Aktuell ist das selbstfahrende Kraftfahrzeug eine höchst heikle Angelegenheit. Wie werden da die Prioritäten gesetzt? Die Unfälle zeigen, dass es immer noch Lücken gibt. Schon in den vergangenen Jahren wurden unfallverhütende Assistenzsysteme eingeführt, die leider häufig von (Lkw-)Fahrern ausgeschaltet wurden, was verheerende Folgen hatte.

Die Verantwortung muss beim Entwickler bleiben. Autofirmen möchten sich immer gerne aus der Verantwortung stehlen, wie der Dieselskandal zeigt. Computer sind im wahrsten Sinne verantwortungslos. Wer garantiert die von John Cohn geforderten Regularien und Wachhunde? Laut Sarah Spiekermann gibt es keine intelligenten Maschinen. Es gibt auch keine perfekten Entwickler, die jeden Ausnahmefall mit einprogrammieren können. Wie verhindert man außerdem digitale Psychopathen und Kriminelle?

An den Schaltpulten der Macht sitzen meistens egozentrische Macher, die dazu neigen, zuerst einmal etwas unter Gewinnmaximierung zu entwickeln oder loszutreten, ohne die Nachteile und Spätfolgen zu berücksichtigen.
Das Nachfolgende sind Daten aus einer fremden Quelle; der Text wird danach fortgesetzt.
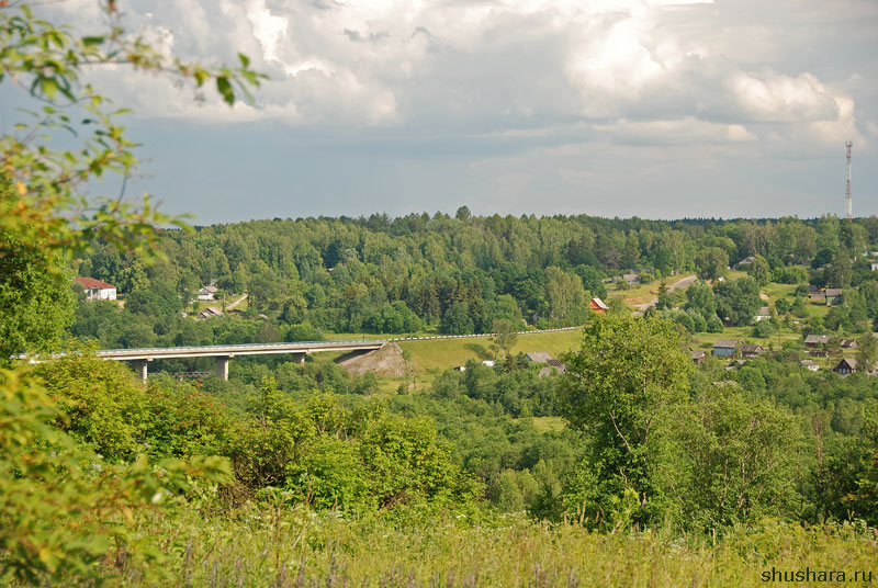 Молодотудский мост

Beispiel Umwelt: Katalysatoren und Filter für Autos waren schon längst erfunden, bevor sie erst auf politischen Druck hin eingebaut wurden. Bedenkenträger und Skeptiker haben in unserer profitorientierten Gesellschaft selten Chancen. Gefährlich ist auch die Hybris von Zukunftsoptimisten. Viel wichtiger als die Entwicklung von KI bleibt die Förderung und Weiterentwicklung von menschlicher Intelligenz, die auch emotionale und soziale Kompetenz einschließt. Eine Welt ist erst dann perfekt, wenn sie human ist.

Dr. Rudolf Lauck, Pforzheim

Schadensminimierung

Zweifellos sind selbsttätig agierende, selbstlernende Waffen ein absolutes NoGo. Künstliche Intelligenz (KI) in derartiger Anwendung muss geächtet werden. Jedoch: Solange - leider - Waffen in unserer Weltgemeinschaft als notwendig erachtet werden, sollte man jede Technologie nutzen, die helfen kann, zumindest weniger Leid und Zerstörung anzurichten, insbesondere an Unbeteiligten. Hierzu kann KI signifikant beitragen. Zum Beispiel könnte mittels KI ein von Menschen vorgegebenes Ziel besser als bisher identifiziert werden. Dies könnte als funktionale Voraussetzung für die Freigabe eines Angriffs geschaltet werden. Oder: Der Waffe könnten Kriterien vorgegeben werden, bei denen ein Angriff trotz positiver Zielidentifizierung nicht erfolgen darf (zum Beispiel unerwartete Unbeteiligte zu nahe). Mit so genutzter KI würden ausschließlich Ziele bekämpft, die vorher vom Menschen ausgewählt wurden. Fazit: Statt zu versuchen, KI in Waffensystemen pauschal zu ächten, sollte man besser versuchen, die militärische Nutzung von KI in Richtung einer Schadensminimierung zu kanalisieren.